SpringDance ‘18 will be performed at 7:30 p.m. Friday and Saturday, April 6-7, at McCain Auditorium. It is a production of the university’s School of Music, Theatre, and Dance.
Included in the cast is Emma Ayre, sophomore in sociology, Pawnee Rock, as a dancer.
West African dance takes the spotlight in SpringDance ‘18 with special guest artists Bernard Woma and Evelyn Beyoun. Woma is the founder and director of the Saakumu Dance Troupe, Ghana, West Africa; Beyoun is a dancer with the company. Woma and Beyoun joined the K-State African Ensemble in three traditional and high-energy West African social dances, which represented different ethnic groups in Ghana.
Tap and jazz pieces will also be presented. “This and That,” choreographed by Julie L. Pentz, associate professor and director of the university’s dance program, will be performed by the K-State Tap Dance Ensemble and tap dancers from the dance program. This fun, flirty dance to music from the Broadway musical “SWING!” features traditional tap dance style with some rhythm tap dance flavors.
“Time, Tension, Belief, Silence and Strength,” also choreograped by Pentz, is a jazz piece that features 12 dancers. This piece was created with inspiration from Pentz’s interactions on a recent visit to Kuwait. Pentz said many of the people she met shared their stories from the 1990 invasion by Iraq and Sadaam Hussein, which Pentz said showed their strength in the most difficult time of their lives.
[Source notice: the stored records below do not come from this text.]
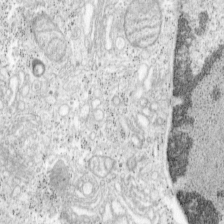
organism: Mouse
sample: OT-I killer T cells with ID8 ovarian cancer cells
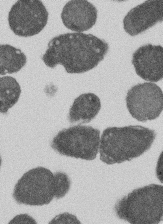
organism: E. coli
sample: Bacterial nucleoid
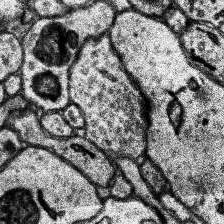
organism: Human
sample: Temporal Lobe
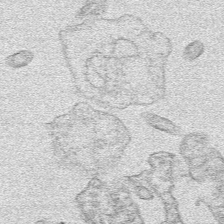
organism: Human
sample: Mitochondria in HCT116 cells
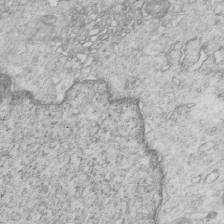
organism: Mouse
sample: Multiciliated cells
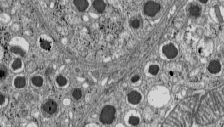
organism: C57BL Mouse
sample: Pancreatic islet
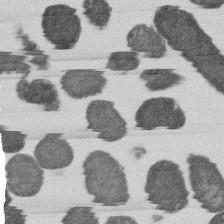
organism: E. coli
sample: Bacterial nucleoid
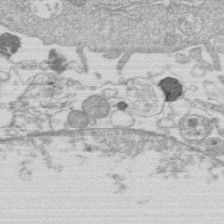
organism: Human
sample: Macrophage cells
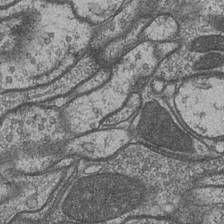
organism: Drosophila
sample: Optic medulla
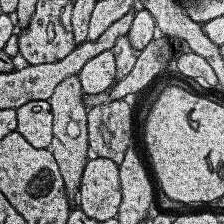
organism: Human
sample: Temporal Lobe
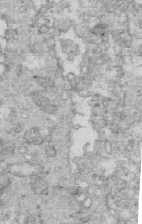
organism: Mouse
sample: Multiciliated cells
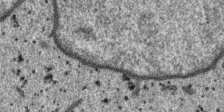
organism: Human
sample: Lung epithelial cells infected with SARS-CoV-2
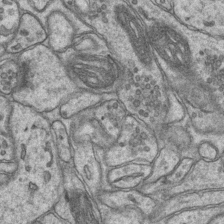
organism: Mouse
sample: CA1 Hippocampus
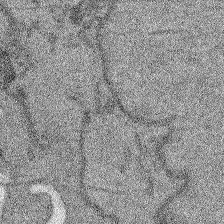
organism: Human
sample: HeLa cells
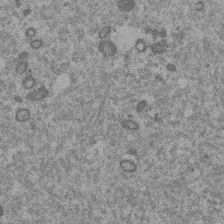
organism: Mouse
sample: Dividing mouse embryo 1 cell stage
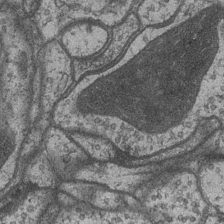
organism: Drosophila
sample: Optic medulla
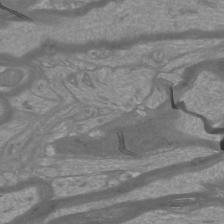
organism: Mouse
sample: Cortical neurons
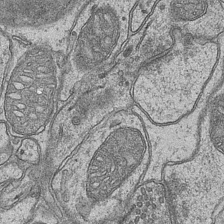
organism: Mouse
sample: CA1 Hippocampus
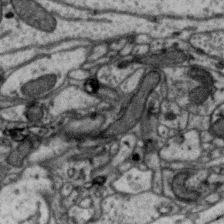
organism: Zebra finch
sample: Brain
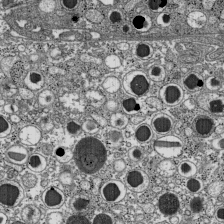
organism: C57BL Mouse
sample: Pancreatic islet
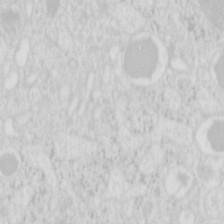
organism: Mouse
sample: Pancreas
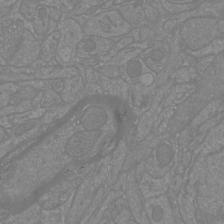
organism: Mouse
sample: Cortical neurons
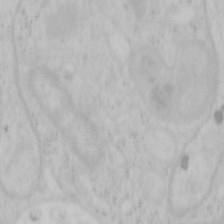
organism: Mouse
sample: OT-I killer T cells with ID8 ovarian cancer cells
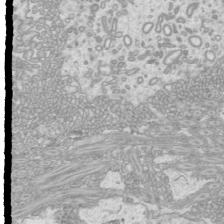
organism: Mouse
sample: Cilia; mouse epididymis
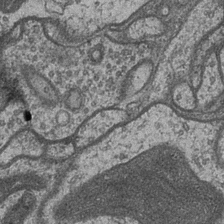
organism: Drosophila
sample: Optic medulla
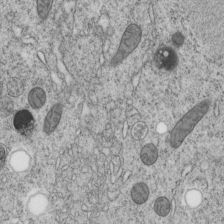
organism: C. elegans
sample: C. elegans embryo early stage
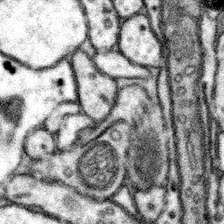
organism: Mouse
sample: Somatosensory cortex neuropil
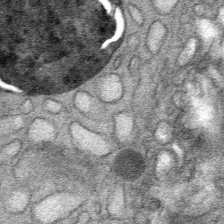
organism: Mouse
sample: Mouse Salivary gland
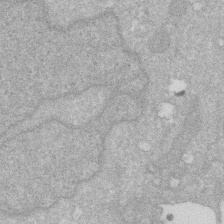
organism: Human
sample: HIV infected U937 cells
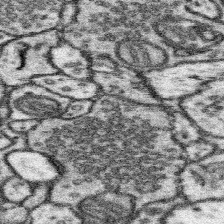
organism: Mouse
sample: Somatosensory cortex neuropil
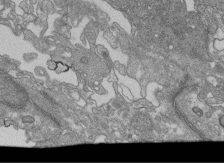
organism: Human
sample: Retinal organoid Rod and Cone cells
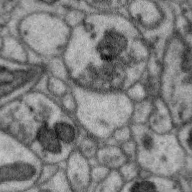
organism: Zebra finch
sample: Brain
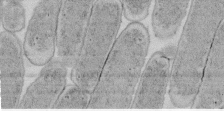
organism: E. coli
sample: Bacterial nucleoid
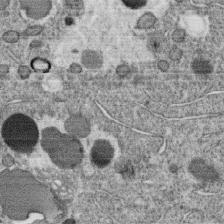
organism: C. elegans
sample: C. elegans oocyte; sperm cells

Her experience in Kuwait shaped the title of her piece: Time heals, Tension remains, Belief in a prosperous future, Silence of the pain, and Strength that all humans hold to make a difference in the world.
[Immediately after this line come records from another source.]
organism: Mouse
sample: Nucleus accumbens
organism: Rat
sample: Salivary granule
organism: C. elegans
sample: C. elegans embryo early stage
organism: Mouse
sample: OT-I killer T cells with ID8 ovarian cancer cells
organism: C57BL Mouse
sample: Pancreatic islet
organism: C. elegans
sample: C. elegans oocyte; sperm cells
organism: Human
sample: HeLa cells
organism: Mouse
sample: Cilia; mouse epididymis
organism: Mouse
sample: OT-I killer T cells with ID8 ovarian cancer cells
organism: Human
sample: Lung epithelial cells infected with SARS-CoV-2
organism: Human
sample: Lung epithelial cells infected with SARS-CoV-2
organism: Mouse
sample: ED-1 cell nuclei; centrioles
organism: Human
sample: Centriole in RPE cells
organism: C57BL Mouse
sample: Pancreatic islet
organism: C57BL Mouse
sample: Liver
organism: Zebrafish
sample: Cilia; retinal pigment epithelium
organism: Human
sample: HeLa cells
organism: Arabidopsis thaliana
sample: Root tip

“Here/Waiting” by Kate Digby, assistant professor of dance, will be performed by a modern dance quartet that explores — very abstractly — the idea that the things we are striving toward are already manifest in the spiritual realm. A recurrent folk dance in which the dancers perform unison staccato stepping patterns interrupts more idiosyncratic solos and duets, evoking a sense of community that is simultaneously a flashback and a flash forward, according to Digby.
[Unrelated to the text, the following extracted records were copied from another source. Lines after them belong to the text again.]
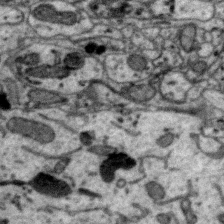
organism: Zebra finch
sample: Brain
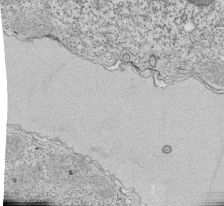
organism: Tetrahymena
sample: Cilia in tetrahymena
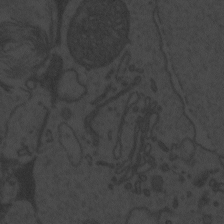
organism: Zebrafish
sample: Macrophage infected with Toxoplasma gondii
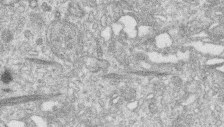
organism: Human
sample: HeLa cell HIV synapse
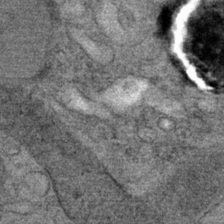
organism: Mouse
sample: Mouse Salivary gland
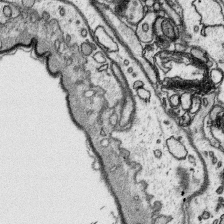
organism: Platynereis dumerilii
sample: Parapodia
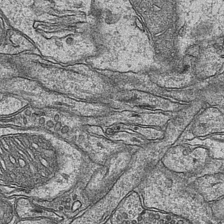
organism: Mouse
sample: CA1 Hippocampus
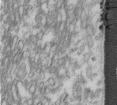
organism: Human
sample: Centriole in fibroblast cells
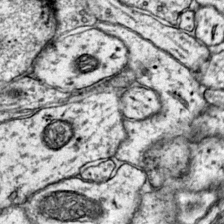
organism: Mouse
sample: Primary visual cortex
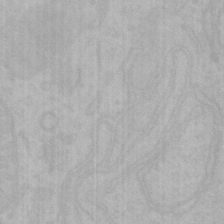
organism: Mouse
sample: Choroid plexus
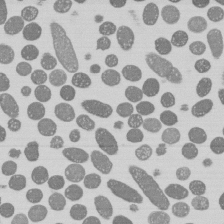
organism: E. coli
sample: Bacterial nucleoid
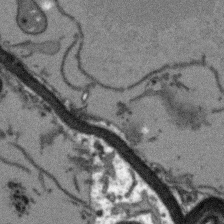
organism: Arabidopsis thaliana
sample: Root tip
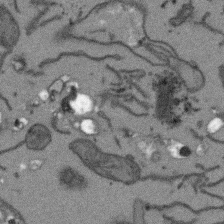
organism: Arabidopsis thaliana
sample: Root tip
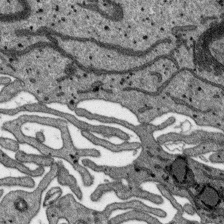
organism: Human
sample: Lung epithelial cells, uninfected (mock) control
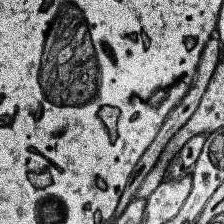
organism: Human
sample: Temporal Lobe
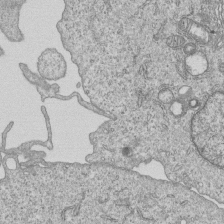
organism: Human
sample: MDA-MB-231 cells
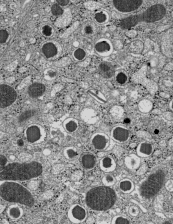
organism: C57BL Mouse
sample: Pancreatic islet
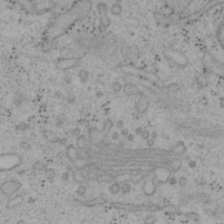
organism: Human
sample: HeLa cells
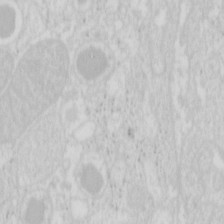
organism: Mouse
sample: Pancreas
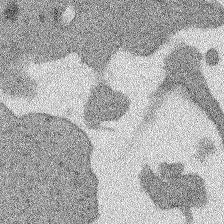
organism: Human
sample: HeLa cells
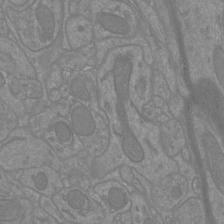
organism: Mouse
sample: Cortical neurons
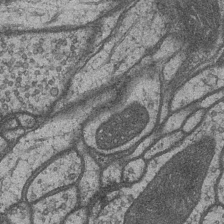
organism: Drosophila
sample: Optic medulla
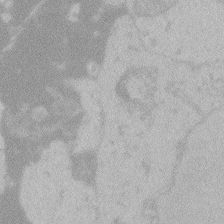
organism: Zebrafish
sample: Macrophage infected with Toxoplasma gondii
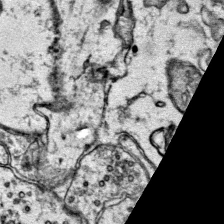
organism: Mouse
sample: Primary visual cortex
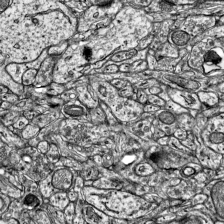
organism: Mouse
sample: Visual Cortex
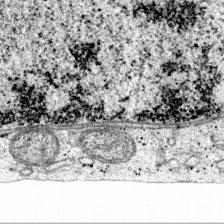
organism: Human
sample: HeLa cells
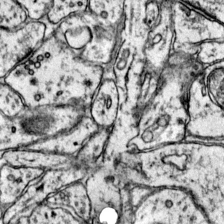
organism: Mouse
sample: Primary visual cortex
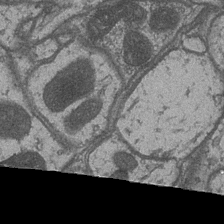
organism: Drosophila
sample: Optic medulla
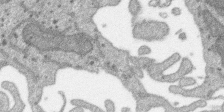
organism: Human
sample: Lung epithelial cells infected with SARS-CoV-2
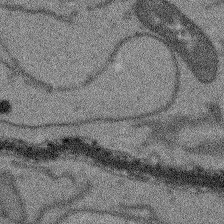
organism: Arabidopsis thaliana
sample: Root tip
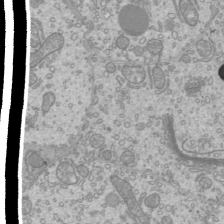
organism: Mouse
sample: Cilia; mouse epididymis

In response to President Myers call to continue the dialogue of KSUnite after the KSUnite rally in November 2017, Digby invited students in the dance program and across the College of Arts and Sciences to contribute to a collaborative exploration of thoughts and feelings related to the campus climate through embodied creative practice. The resulting work, “I Said What I Said,” is a conglomeration of students’ poems and choreography, combined with excerpts from letters from the K-State Black Student Union and American Ethnic Studies Student Association and Dr. Martin Luther King Jr.’s Jan. 19, 1968, speech at Kansas State University, offered as a reflection of where we’ve been and how far we have left to go ... together.